STAR TREK: THE MANGA: SHINSEI/SHINSEI
“Side Effects” by Chris Dows and Makoto Nakatsuka
“Anything but Alone” by Joshua Ortega and Gregory Giovanni Johnson
“’Til Death by Mike W. Barr and Jeong Mo Yang
“Oban” by Jim Alexander and Michael Shelfer
“Orphans” by Rob Tokar and EJ Su
To celebrate the 40th Anniversary of the venerable, much-loved television series, “Star Trek,” which debuted Friday, September 8, 1996 on NBC, TOKYOPOP and CBS Studios, Inc. joined forces to produce Star Trek: the manga – Shinsei/Shinsei. I have to gush and say that this is one of my favorite American-produced manga, and these are to date the best Star Trek comics I’ve read.

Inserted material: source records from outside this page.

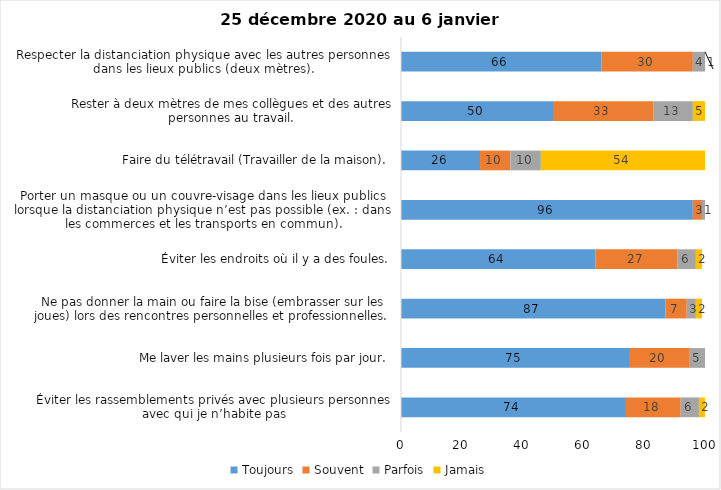
| Category | Toujours | Souvent | Parfois | Jamais |
|---|---|---|---|---|
| Éviter les rassemblements privés avec plusieurs personnes avec qui je n’habite pas | 74 | 18 | 6 | 2 |
| Me laver les mains plusieurs fois par jour. | 75 | 20 | 5 | 0 |
| Ne pas donner la main ou faire la bise (embrasser sur les joues) lors des rencontres personnelles et professionnelles. | 87 | 7 | 3 | 2 |
| Éviter les endroits où il y a des foules. | 64 | 27 | 6 | 2 |
| Porter un masque ou un couvre-visage dans les lieux publics lorsque la distanciation physique n’est pas possible (ex. : dans les commerces et les transports en commun). | 96 | 3 | 1 | 0 |
| Faire du télétravail (Travailler de la maison). | 26 | 10 | 10 | 54 |
| Rester à deux mètres de mes collègues et des autres personnes au travail. | 50 | 33 | 13 | 5 |
| Respecter la distanciation physique avec les autres personnes dans les lieux publics (deux mètres). | 66 | 30 | 4 | 1 |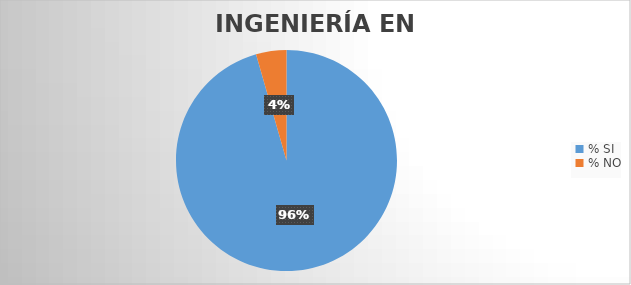
| Category | Series 0 |
|---|---|
| % SI | 95.556 |
| % NO | 4.444 |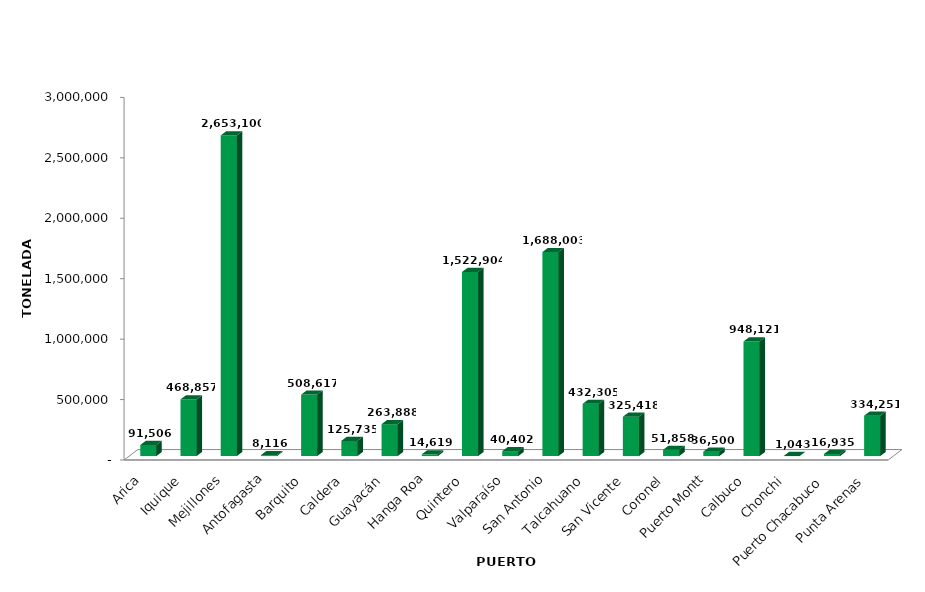
| Category | Series 0 |
|---|---|
| Arica | 91505.548 |
| Iquique | 468856.604 |
| Mejillones | 2653100.31 |
| Antofagasta | 8116.052 |
| Barquito | 508616.988 |
| Caldera | 125735.395 |
| Guayacán | 263887.845 |
| Hanga Roa | 14618.79 |
| Quintero | 1522903.664 |
| Valparaíso | 40401.922 |
| San Antonio | 1688002.73 |
| Talcahuano | 432305.397 |
| San Vicente | 325417.564 |
| Coronel | 51858.172 |
| Puerto Montt | 36500 |
| Calbuco | 948120.62 |
| Chonchi | 1042.533 |
| Puerto Chacabuco | 16934.792 |
| Punta Arenas | 334250.674 |

Star Trek: the manga is an anthology of five stories, all of them set in the universe of what fans now refer to as Star Trek: The Original Series or ST: TOS. Each story captures the essence and feel of the original episodes, even the one in which east meets west – Star Trek meets mech, Rob Tokar and EJ Su’s “Orphans.” The art in this volume is in the style of either anime or manga, especially the opening tale, Chris Dow and Makoto Nakatsuka’s “Side Effects.” Some of Nakatsuka’s tech and machinery looks like it hopped over from Akira, in this tale of theoretical physics and sentient beings used as lab rats.
The anthology’s fourth tale, Jim Alexander and Michael Shelfer’s “Oban,” about a genetically created pet used as a stealth doomsday weapon, couldn’t have been an episode of the original series because the kind of SFX needed weren’t available (except maybe puppetry or stop-motion), but it would have made a good episode of the old Star Trek animated series. As a bonus, Star Trek: the manga includes an excerpt from the forthcoming Star Trek prose anthology book, Constellations, a story by Dayton Ward and Kevin Dilmore entitled “First, Do No Harm.” All in all, this is good stuff – good enough to be a must have in the collection of any Star Trek reader.